What you are asked to do
All lines from the one that mentions "0.17 | 0.24 |" through the last of the entries below must be copied exactly, with both ends kept.

Material supplied
- - - -

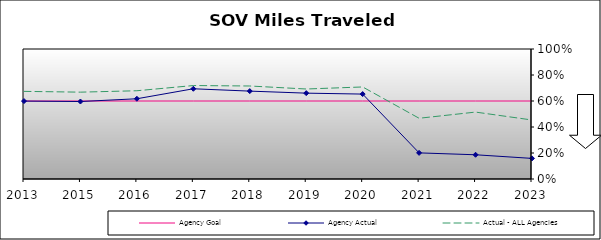
| Category | Agency Goal | Agency Actual | Actual - ALL Agencies |
|---|---|---|---|
| 2013.0 | 0.6 | 0.599 | 0.674 |
| 2015.0 | 0.6 | 0.596 | 0.668 |
| 2016.0 | 0.6 | 0.617 | 0.679 |
| 2017.0 | 0.6 | 0.694 | 0.719 |
| 2018.0 | 0.6 | 0.676 | 0.715 |
| 2019.0 | 0.6 | 0.66 | 0.692 |
| 2020.0 | 0.6 | 0.653 | 0.708 |
| 2021.0 | 0.6 | 0.201 | 0.467 |
| 2022.0 | 0.6 | 0.186 | 0.515 |
| 2023.0 | 0.6 | 0.158 | 0.454 |
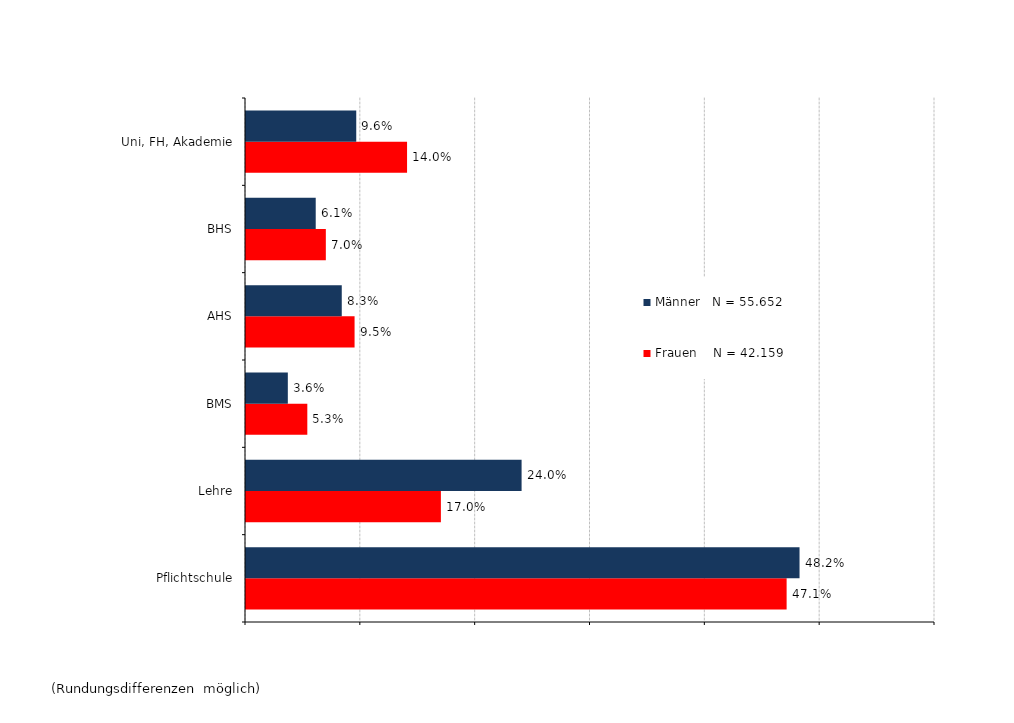
| Category | Frauen    N = 42.159 | Männer   N = 55.652 |
|---|---|---|
| Pflichtschule | 0.471 | 0.482 |
| Lehre | 0.17 | 0.24 |
| BMS | 0.053 | 0.036 |
| AHS | 0.095 | 0.083 |
| BHS | 0.07 | 0.061 |
| Uni, FH, Akademie | 0.14 | 0.096 |

- - - -

Answer to this problem
| Lehre | 0.17 | 0.24 |
| BMS | 0.053 | 0.036 |
| AHS | 0.095 | 0.083 |
| BHS | 0.07 | 0.061 |
| Uni, FH, Akademie | 0.14 | 0.096 |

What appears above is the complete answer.